__PROBLEM DESCRIPTION__: Please reproduce the data exactly, though every picture must stay out.

__INFORMATION SUPPLIED__:

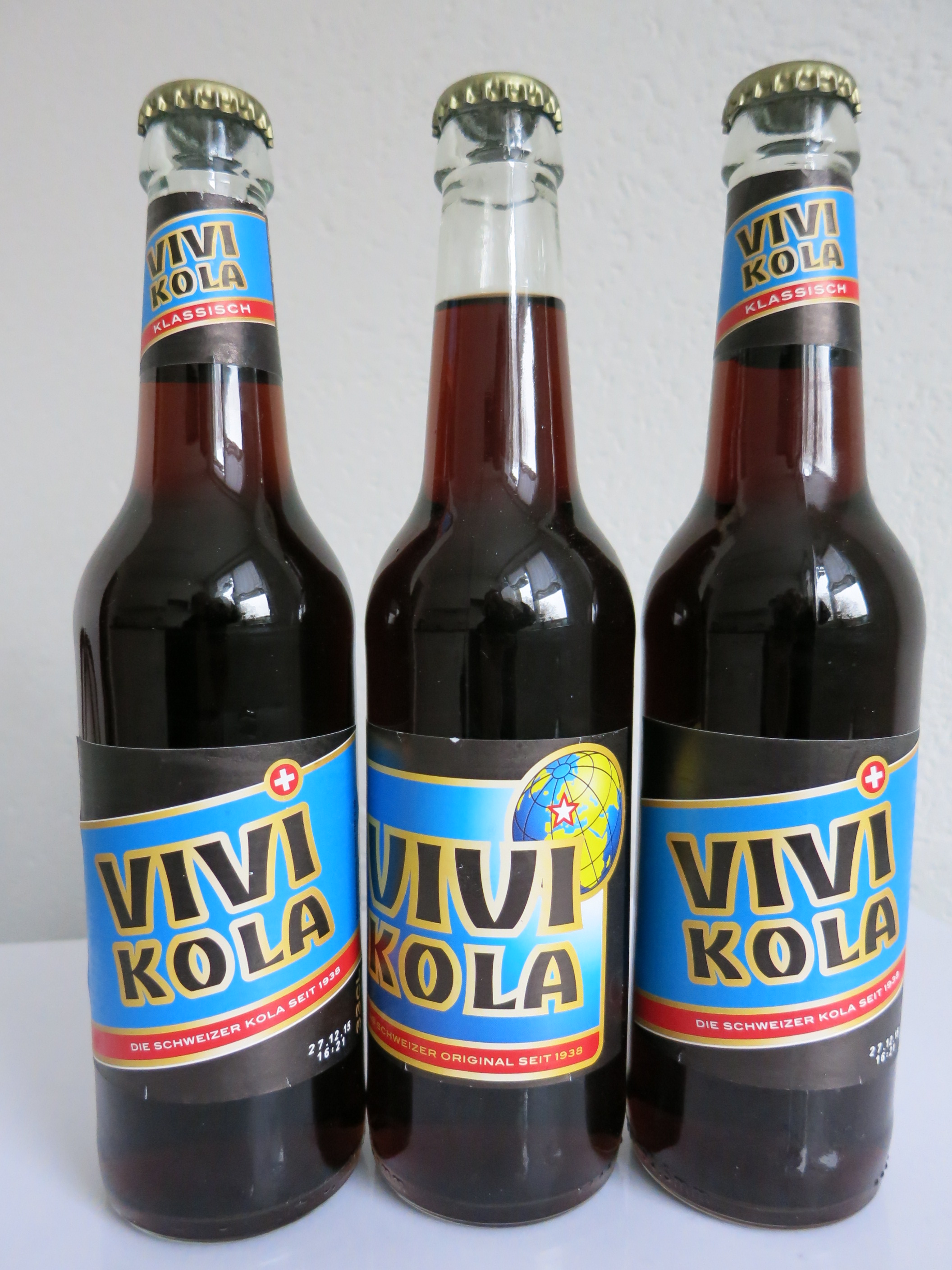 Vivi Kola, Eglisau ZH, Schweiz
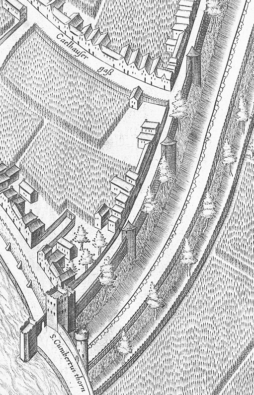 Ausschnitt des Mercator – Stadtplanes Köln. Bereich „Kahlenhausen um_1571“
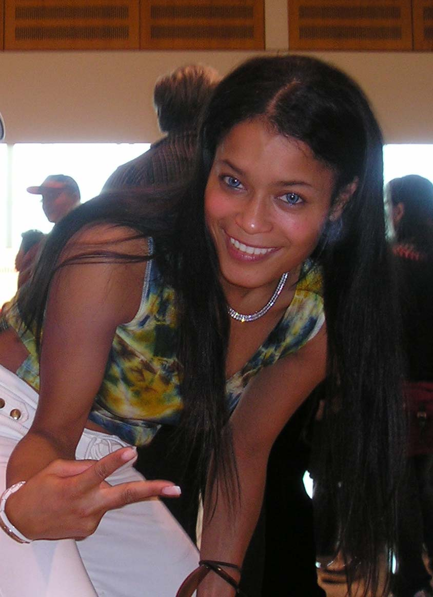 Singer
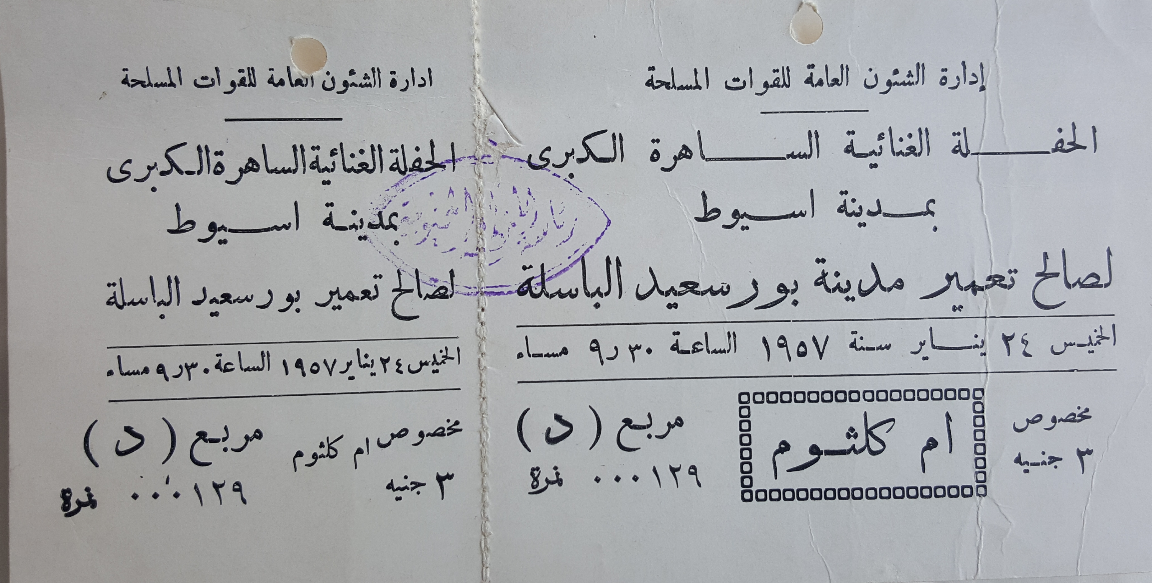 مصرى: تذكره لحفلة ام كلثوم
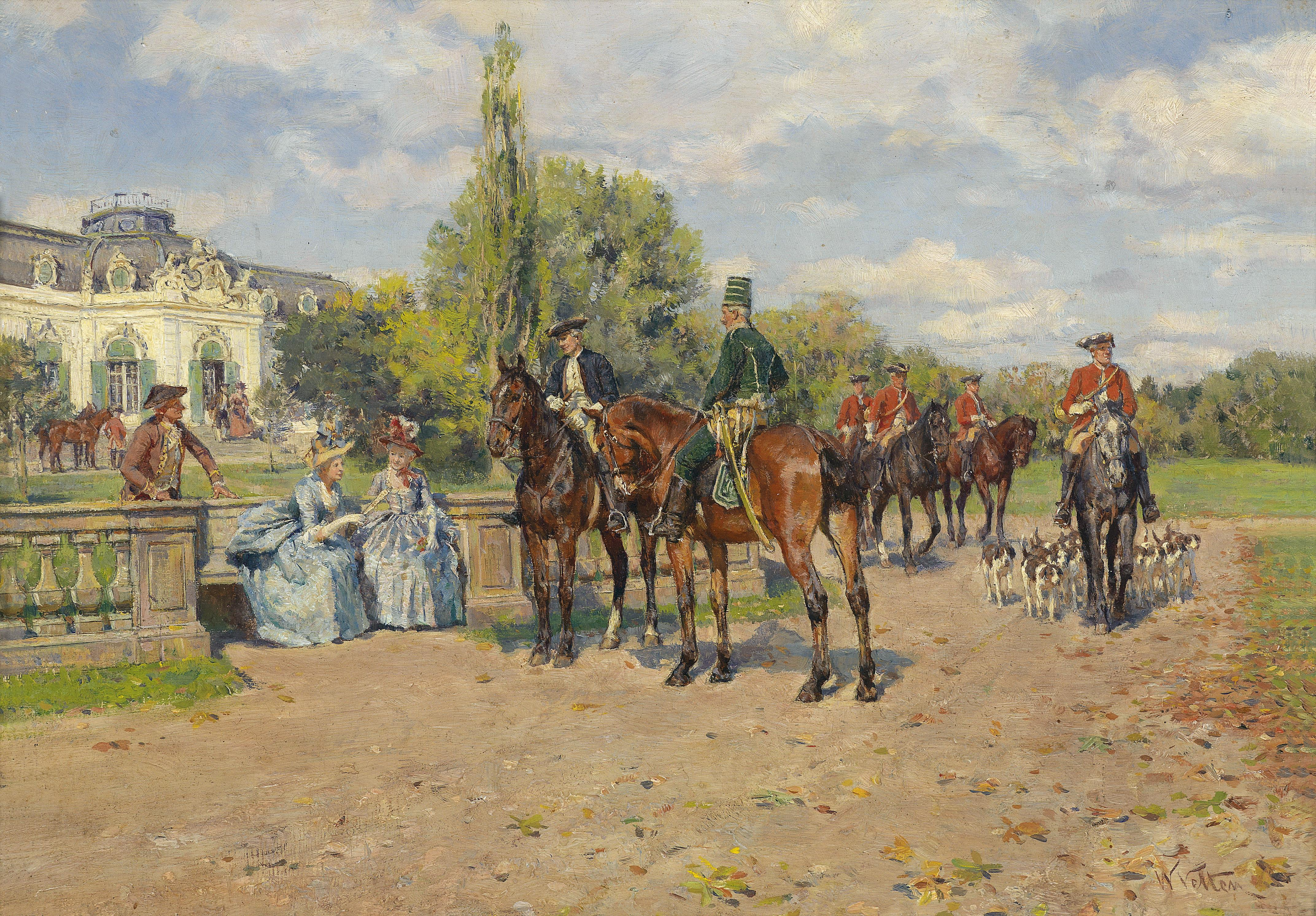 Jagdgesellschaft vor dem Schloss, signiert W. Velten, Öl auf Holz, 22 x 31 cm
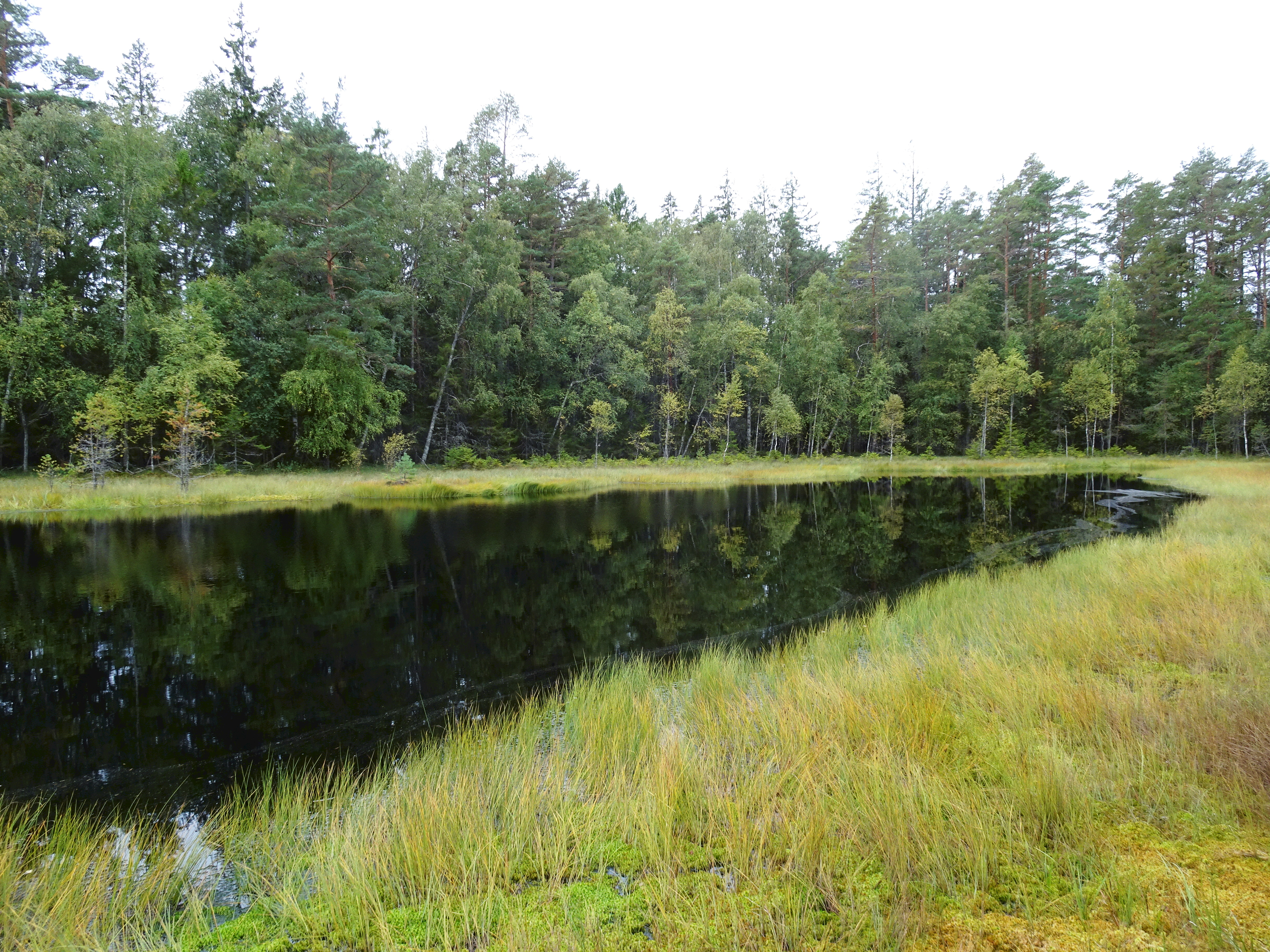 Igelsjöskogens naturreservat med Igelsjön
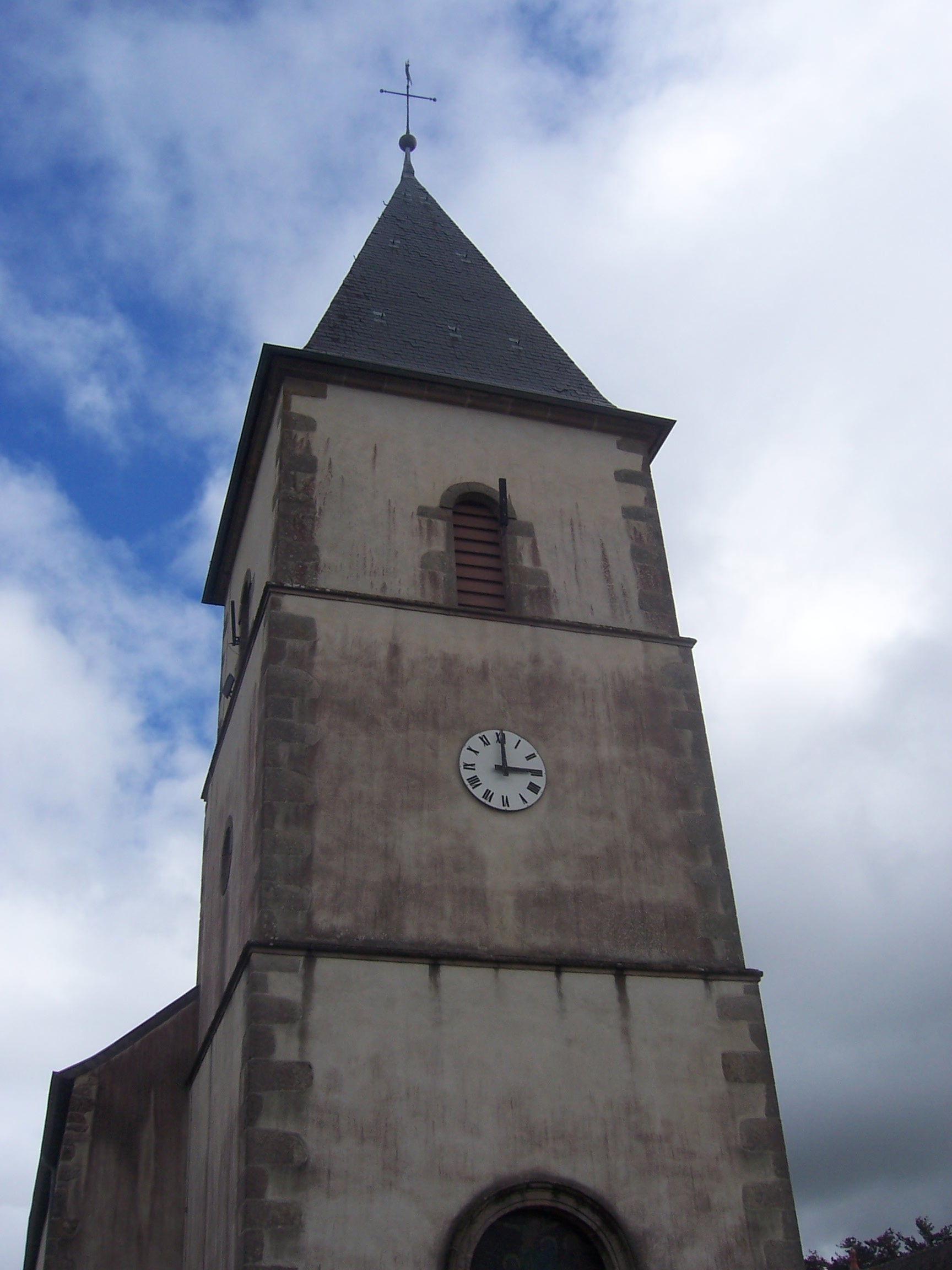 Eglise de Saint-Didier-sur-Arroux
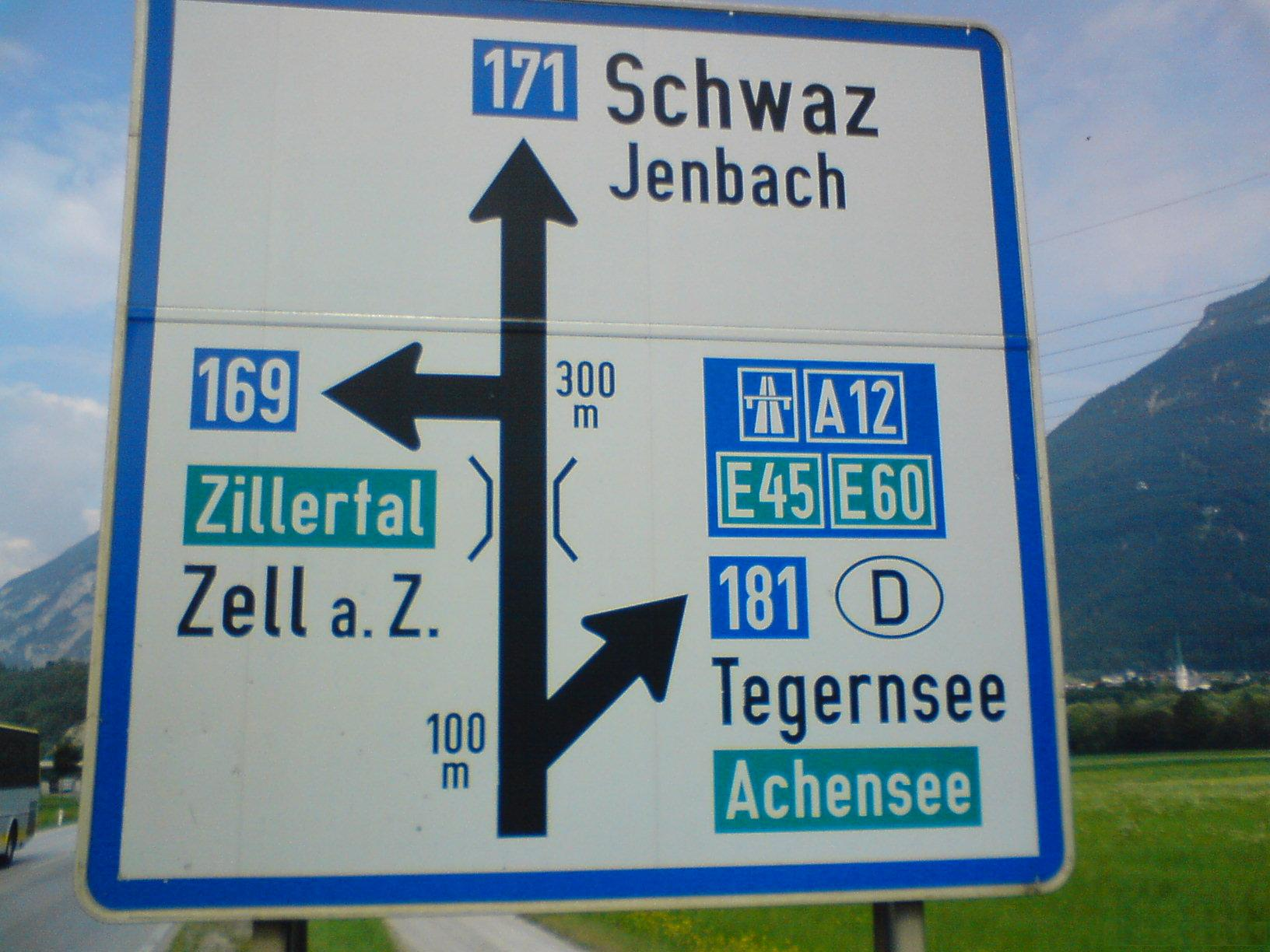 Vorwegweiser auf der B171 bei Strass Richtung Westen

__WRITTEN RESPONSE__:
 Vivi Kola, Eglisau ZH, Schweiz
 Ausschnitt des Mercator – Stadtplanes Köln. Bereich „Kahlenhausen um_1571“
 Singer
 مصرى: تذكره لحفلة ام كلثوم
 Jagdgesellschaft vor dem Schloss, signiert W. Velten, Öl auf Holz, 22 x 31 cm
 Igelsjöskogens naturreservat med Igelsjön
 Eglise de Saint-Didier-sur-Arroux
 Vorwegweiser auf der B171 bei Strass Richtung Westen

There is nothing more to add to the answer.